Now, the auto-stats collection seems to have reintroduced some retries for schema changes, and so I guess that defeats the purpose of making that id allocation non-transactional and presumably is again a problem for Jepsen and tools/ORMs. So I think the problem here might be bigger than just tests that hardcode txn ids. (In the case of logic tests I'm guessing we're able to perform auto-retries but in the wild we often can't and that trips up tools).

In my opinion, the root of all evil here is the existence of the txn.CommitTimestamp() method https://github.com/cockroachdb/cockroach/blob/e92f68af8dd507fb80f1950f969e62e7819be027/pkg/internal/client/txn.go#L262 which prevents the refreshes. Were it not for this, the view txn would presumably refresh just fine and succeed the first time. I've always hated the use of that function for schema changes (which I think might also be the only use) because the information that it provides - the "modification time" of a table descriptor - can be "trivially" deduced from KV: it's the MVCC timestamp of the key in question. No need to record it explicitly. I believe a ScanRequest even carries the mvcc timestamps in it; it's just that they get lost towards SQL. I think this is a good opportunity to kill this wart. Giving SQL access to these timestamps would also open the door to all sort of features - such as ones requested here: https://github.com/cockroachdb/cockroach/issues/19749

If I can snipe someone to do this (and assuming the theory checks out), I think it would be better than papering over these id allocations somehow - like for example through remembering allocated but unused ids as Nathan and other have suggested. Curious to see if the cat licks it up.

cc @dt

andreimatei commented 5 years ago

also cc @danhhz

knz commented 5 years ago

I loved reading the analyses.

I think the requirement that DDL does not encounter retries is still there, that still really causes problems with 3rd party tools. Retries should still be minimized for DDL (or at least occur as little as possible, thus not "statically probably" when stat collection is enabled).

The fact that ID increments are non-transactional is a red herring in this discussion -- we can work around that easily in tests, and it is largely invisible to clients.

Andrei I like your idea to simplify the DDL handling code in SQL to minimize the way it blocks a txn from being auto-pushed. If it can use MVCC timestamps and achieve that (and thus avoid a few more retries), that would be a good thing.

nvanbenschoten commented 5 years ago

@andreimatei do you want to keep this open and reorient it around https://github.com/cockroachdb/cockroach/issues/37751#issuecomment-495391682?

andreimatei commented 5 years ago

Yeah. I believe it's oriented already :P

nvanbenschoten commented 5 years ago

Let's rename it and give it appropriate labels then.

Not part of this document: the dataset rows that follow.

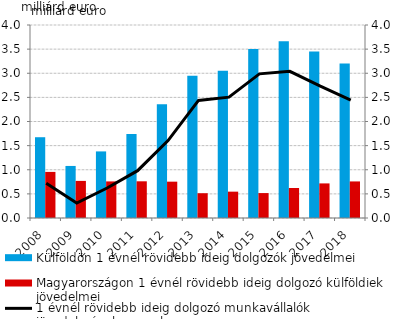
| Category | Külföldön 1 évnél rövidebb ideig dolgozók jövedelmei | Magyarországon 1 évnél rövidebb ideig dolgozó külföldiek jövedelmei |
|---|---|---|
| 2008.0 | 1.674 | 0.955 |
| 2009.0 | 1.079 | 0.769 |
| 2010.0 | 1.38 | 0.758 |
| 2011.0 | 1.741 | 0.761 |
| 2012.0 | 2.359 | 0.753 |
| 2013.0 | 2.95 | 0.514 |
| 2014.0 | 3.051 | 0.546 |
| 2015.0 | 3.504 | 0.517 |
| 2016.0 | 3.662 | 0.622 |
| 2017.0 | 3.449 | 0.717 |
| 2018.0 | 3.201 | 0.758 |
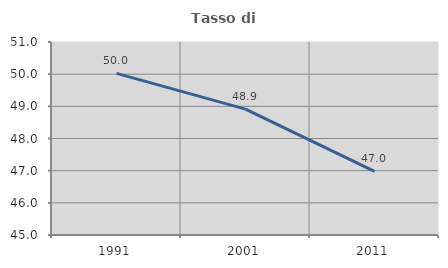
| Category | Tasso di occupazione   |
|---|---|
| 1991.0 | 50.024 |
| 2001.0 | 48.914 |
| 2011.0 | 46.977 |
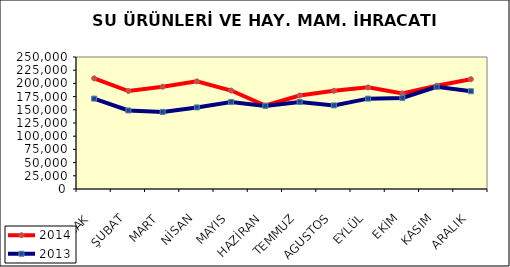
| Category | 2014 | 2013 |
|---|---|---|
| OCAK | 209570.804 | 171195.693 |
| ŞUBAT | 185581.57 | 148748.249 |
| MART | 193720.274 | 145990.751 |
| NİSAN | 203888.599 | 154505.486 |
| MAYIS | 186505.359 | 164850.53 |
| HAZİRAN | 158084.996 | 157449.192 |
| TEMMUZ | 177127.202 | 164865.727 |
| AGUSTOS | 185894.793 | 158340.295 |
| EYLÜL | 192468.723 | 171162.84 |
| EKİM | 180976.502 | 172493.792 |
| KASIM | 195692.005 | 193388.829 |
| ARALIK | 207955.867 | 185162.507 |

andreimatei commented 5 years ago

Renamed. But Radu, I'm moving it back to something under SQL. Although there might be minor "kv" changes needed, the problems here are really SQL problems.

To recap, my understanding is that:

For the moment I see we've turned off stats collection for logic tests, but that seems not too great.

thoszhang commented 4 years ago

@ajwerner Do you think this is fixed by #40793? Maybe we should turn stats collection back on for logic tests.

ajwerner commented 4 years ago

Certainly possible. We should at least experiment with it.